2.5 — Identified gaps and justification

Three interconnected gaps limit the utility of current typhoid prediction models for climate-vulnerable Nepal:

  1. Inadequate handling of flood lag and humidity thresholds. Predominant SEIR and ARIMA frameworks emphasize vaccination and AMR dynamics but inadequately account for flood lag effects (1–2 months post-event) and humidity thresholds above 90% relative humidity that sustain S. Typhi viability, leading to underestimation of monsoon-driven case surges by 15–20% (Bhandari et al., 2022; Levy et al., 2023).

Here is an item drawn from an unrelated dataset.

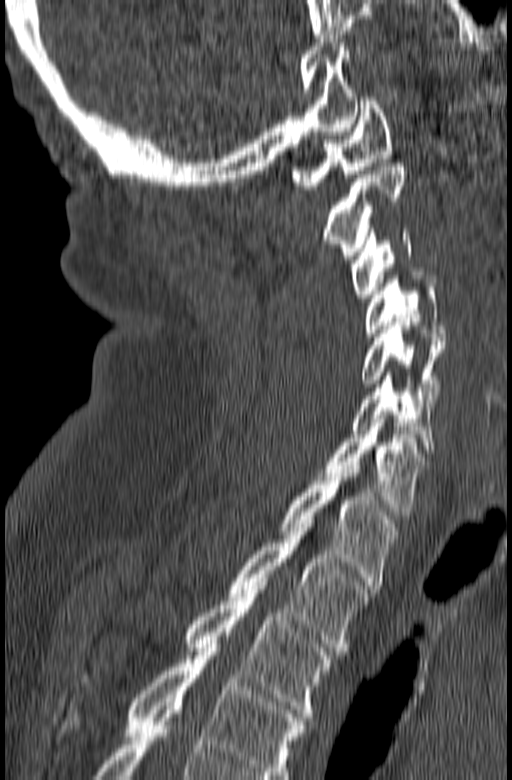

Spine CT. sagittal view. W/L 1800/400 HU

In this scan, the topmost labeled vertebra is C1 and the lowest is T3.
<vertebrae><v name="C1" x1="291" y1="97" x2="391" y2="189"/><v name="C2" x1="324" y1="163" x2="407" y2="259"/><v name="C3" x1="352" y1="229" x2="411" y2="298"/><v name="C4" x1="364" y1="272" x2="446" y2="336"/><v name="C5" x1="361" y1="318" x2="444" y2="399"/><v name="C6" x1="351" y1="372" x2="435" y2="453"/><v name="C7" x1="314" y1="419" x2="428" y2="515"/><v name="T1" x1="280" y1="465" x2="398" y2="585"/><v name="T2" x1="228" y1="520" x2="372" y2="651"/><v name="T3" x1="82" y1="586" x2="332" y2="720"/></vertebrae>

  2. Lack of subnational resolution. National-level surveillance aggregates obscure the Terai hotspots (e.g. Rautahat: 1,711 cases per monsoon month) and the ecological gradients between Terai, Hill, and Mountain zones that are critical for targeting interventions, with fewer than 20% of models stratifying by WASH access (GBD 2023 Causes of Death Collaborators, 2025; Pitzer et al., 2025).

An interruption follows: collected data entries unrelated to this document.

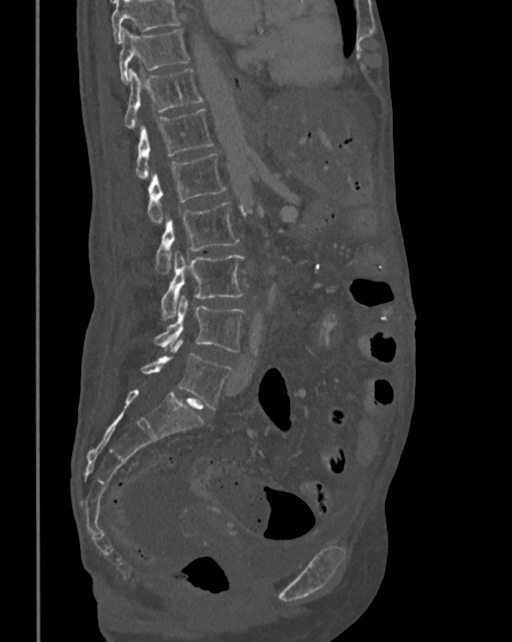

CT. sagittal view. bone-window reconstruction
Boxes: x1 y1 x2 y2 (pixel coords, space-separated).
Where the top of the scan cuts through a vertebra, that vertebra gets no label or box.
Vertebra bounding boxes:
- T10: 120 29 190 83
- T11: 124 68 204 127
- T12: 134 108 213 177
- L1: 148 153 226 222
- L2: 155 202 240 274
- L3: 160 252 244 319
- L4: 154 296 244 353
- L5: 140 341 231 410

  3. Limited multimodal forecasting. While ML diagnostic models achieve excellent AUC scores, they rarely forecast epidemic dynamics multimodally or incorporate Nepal’s 1,248 documented flood events in conjunction with ERA5-CHIRPS climate metrics (Go, 2025; Semiu et al., 2025).

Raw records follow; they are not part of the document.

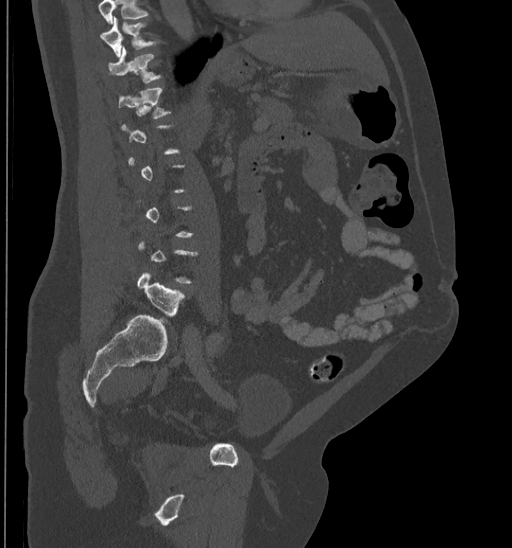
Computed tomography of the spine — sagittal view — W/L 1800/400 HU — 512x548 px. Bounding boxes as [x1, y1, x2, y2] in pixel coordinates.
Not every vertebra on this slice has a box: a vertebra is boxed only from the first to the last slice where its cross-section is at least a third of its largest, and this slice is outside that range for at least one of them.
Where the top of the scan cuts through a vertebra, that vertebra gets no label or box.
Vertebra bounding boxes:
- T10: [101, 16, 159, 57]
- T11: [108, 46, 163, 82]
- T12: [114, 87, 171, 119]
- L5: [138, 271, 186, 316]

This study addresses these gaps by developing a hybrid GLMM and ML framework that integrates HMIS surveillance (1.2 million cases over nine years; N = 7,327 district-month observations), DRR flood records, and ERA5-Land / CHIRPS climate grids for district-stratified, lagged attributions. A four-model machine-learning framework — Random Forest, XGBoost, Multilayer Perceptron, and a Weighted Ensemble — achieves R² = 0.8675 on a strictly chronological 12-month held-out test window. By quantifying the contribution of each climate driver (mean temperature r = 0.50 – 0.63; precipitation r = 0.33 – 0.37; monsoon r = 0.25 – 0.29; flood events r = 0.19) and generating scenario-based projections through 2050, the study supports Nepal’s National Adaptation Plan (2021–2050) and WHO typhoid control targets, while providing scalable, replicable insights for comparable LMICs in South Asia.